Réponse : Même si les instruments embarqués sur le vaisseau spatial sont technologiquement avancés, ils ne peuvent pas atteindre les capacités des laboratoires sur Terre. Nos instruments à bord d'OSIRIS-REX nous indiquent que Bennu est riche en carbone et contient probablement certains des premiers enregistrements chimiques des ingrédients qui composent la Terre et même la vie elle-même. Mais comment savoir si ce que révèlent les mesures prises par les instruments du vaisseau spatial lors du vol au-dessus de la surface est tout à fait exact et comment interpréter les données ? Nous ne pouvons garantir la « vérité terrain » qu’en apportant de véritables échantillons dans les laboratoires terrestres. L'analyse en laboratoire de ces échantillons, confirmant nos résultats préliminaires, validera notre capacité à interpréter les données d'astéroïdes provenant de télescopes et d'engins spatiaux en orbite.

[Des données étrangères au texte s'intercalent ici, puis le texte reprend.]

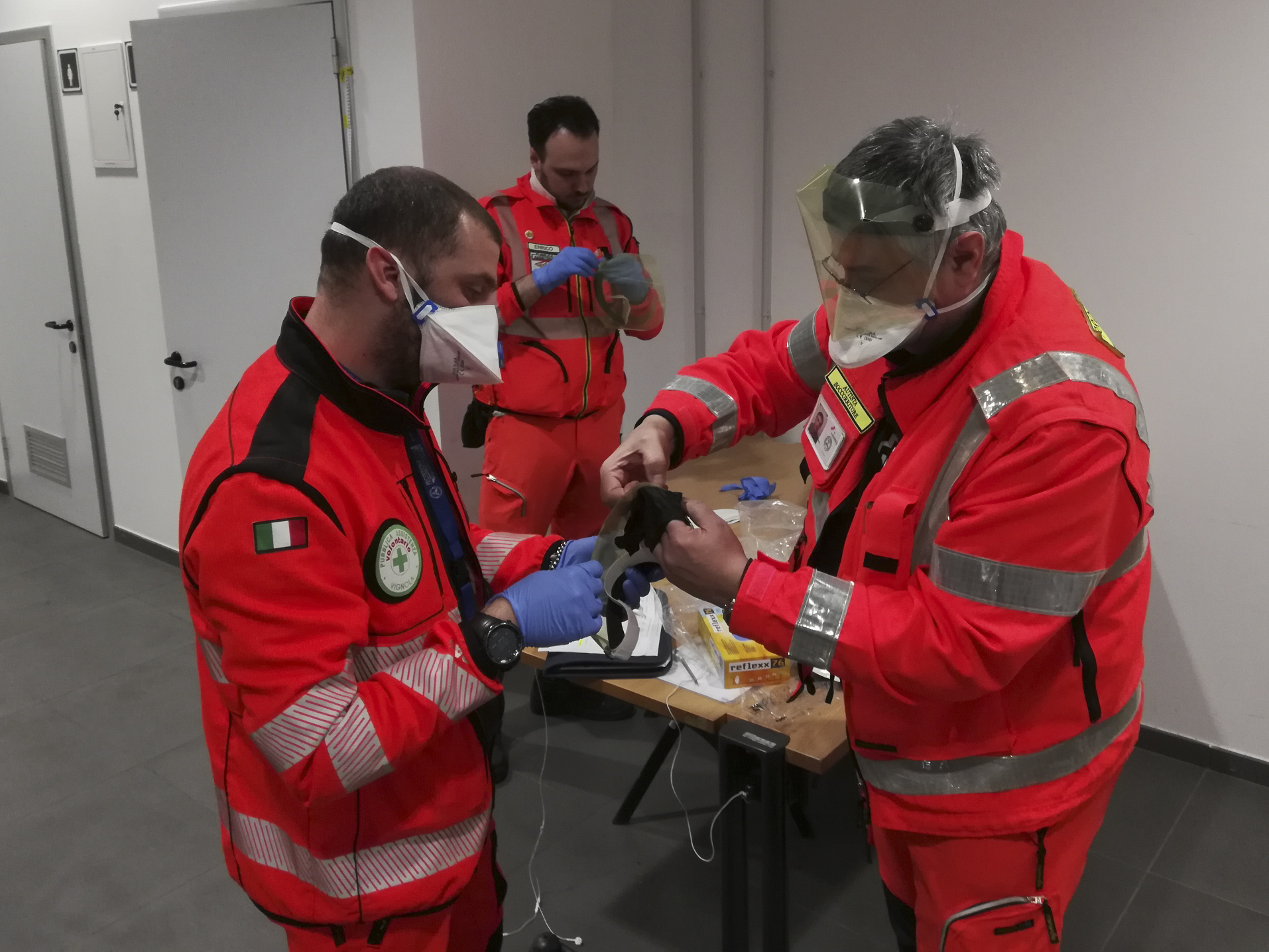 Bologna, 5 febbraio 2020 – Volontari di protezione civile impegnati nei controlli sanitari nell'aeroporto "Guglielmo Marconi".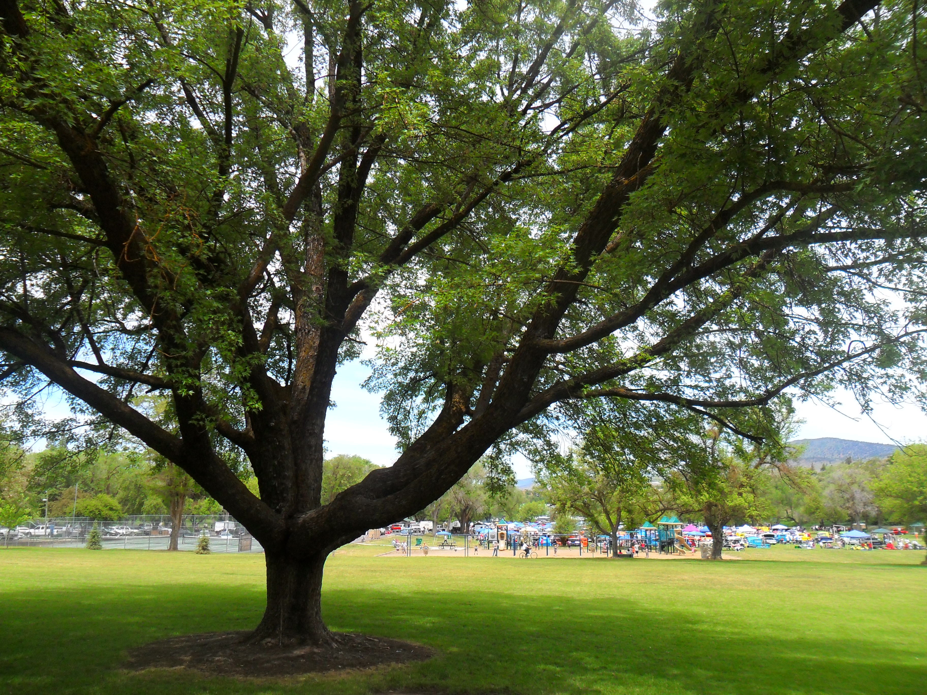 Moore Park field, car show in the background. Klamath Falls, Oregon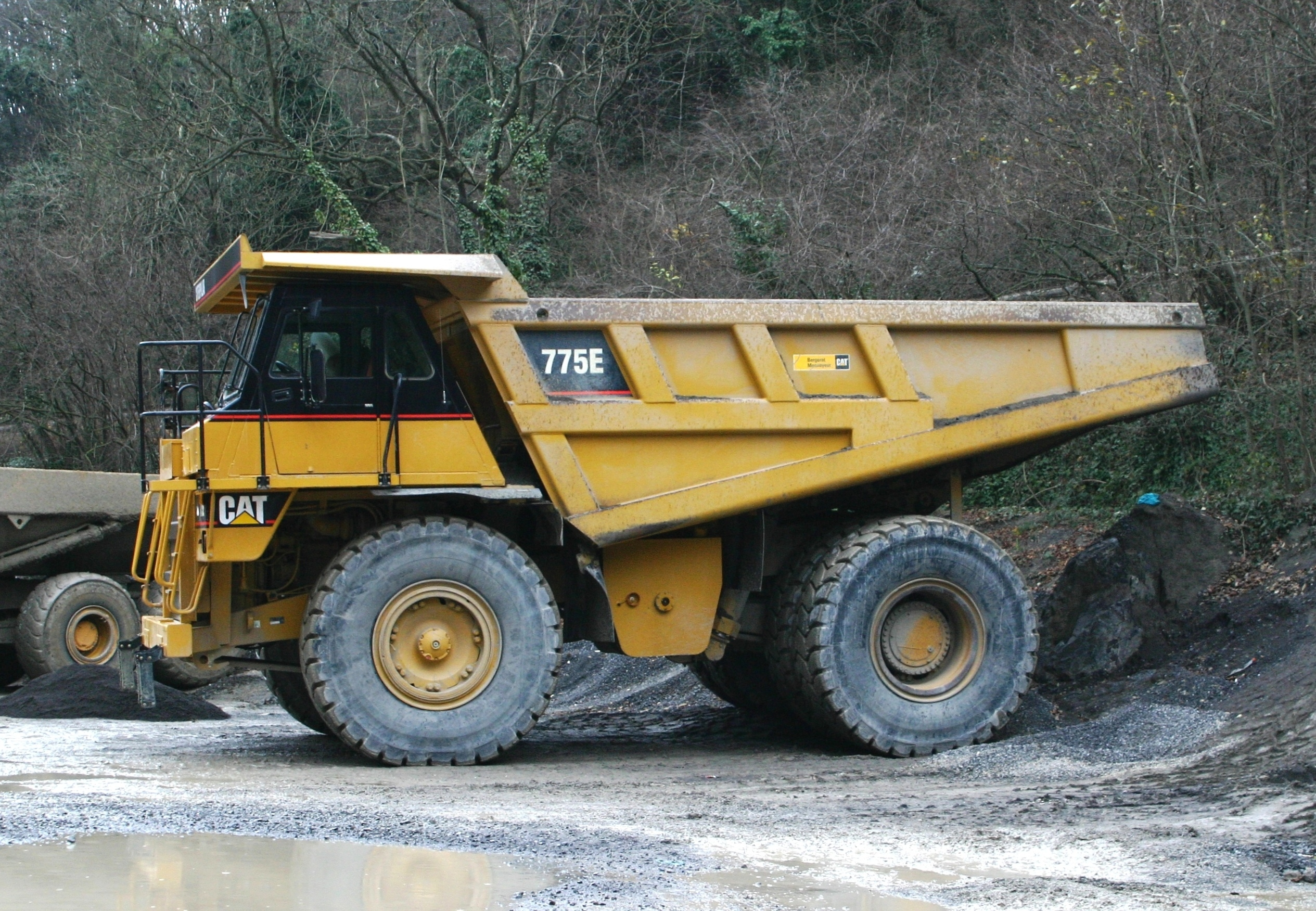 Caterpillar 775E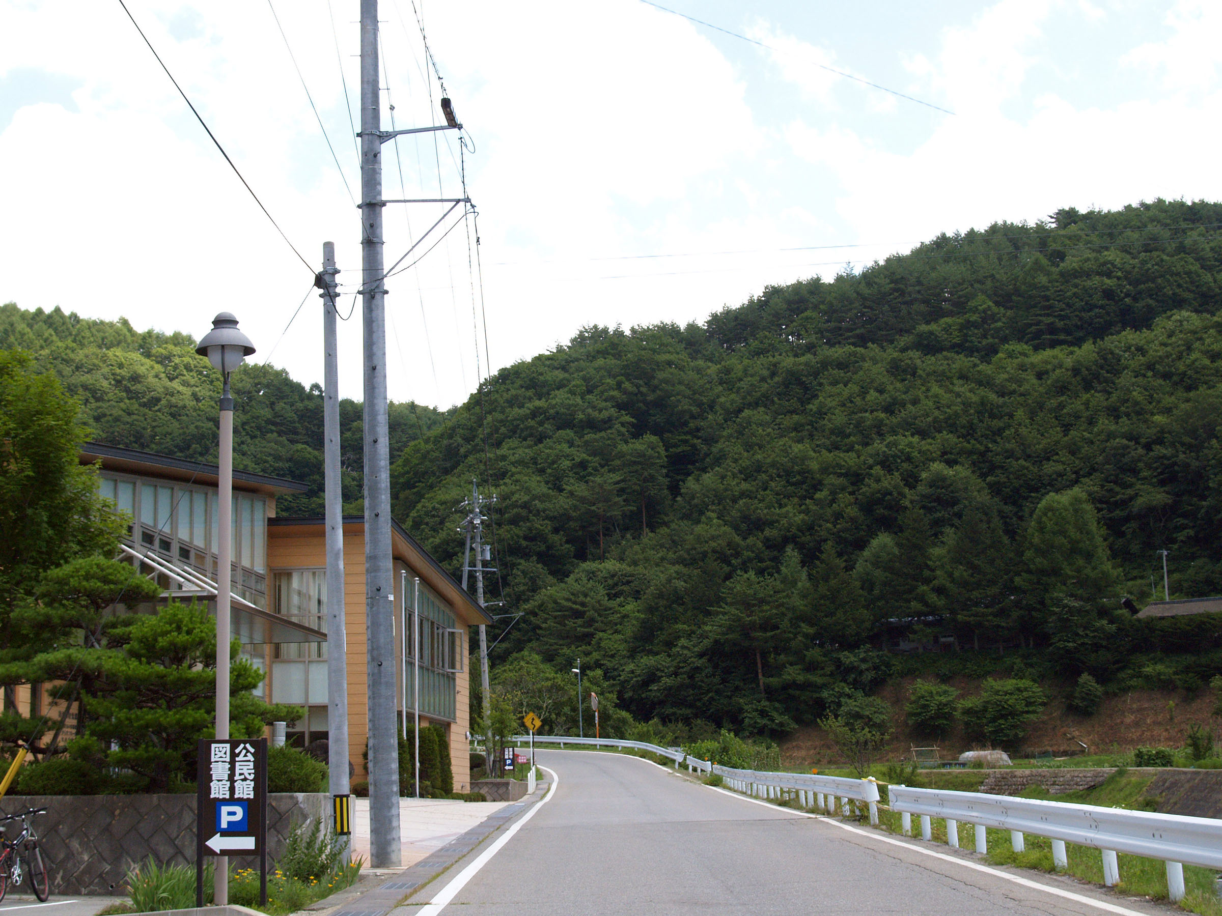 長野県道472号栗尾見上線（南相木村公民館前にて）

L’analyse en laboratoire nous mènera ensuite à une compréhension plus approfondie de la chimie, des conditions et des processus de formation de notre propre système planétaire.
Q : Saluons tous les étudiants qui ont aidé à apporter les instruments à la mission. Pour l’avenir, qu’est-ce que cet échantillon d’astéroïde – et la trajectoire continue du vaisseau spatial – a à voir avec le travail du MIT ?
R : Cela nous rappelle qu'au MIT, notre travail est illimité. Représentant la devise du MIT « mensetmanus » (« l'esprit et les mains »), l'instrument REXIS du MIT atteint des centaines de millions de kilomètres dans l'espace, en utilisant du matériel réel conçu et construit par les étudiants, pour voler plus loin que tout autre projet étudiant du MIT auparavant. C'est un honneur d'avoir autant d'étudiants impliqués, apprenant et expérimentant le travail acharné, le travail d'équipe et le dévouement nécessaires pour réussir dans l'exploration spatiale.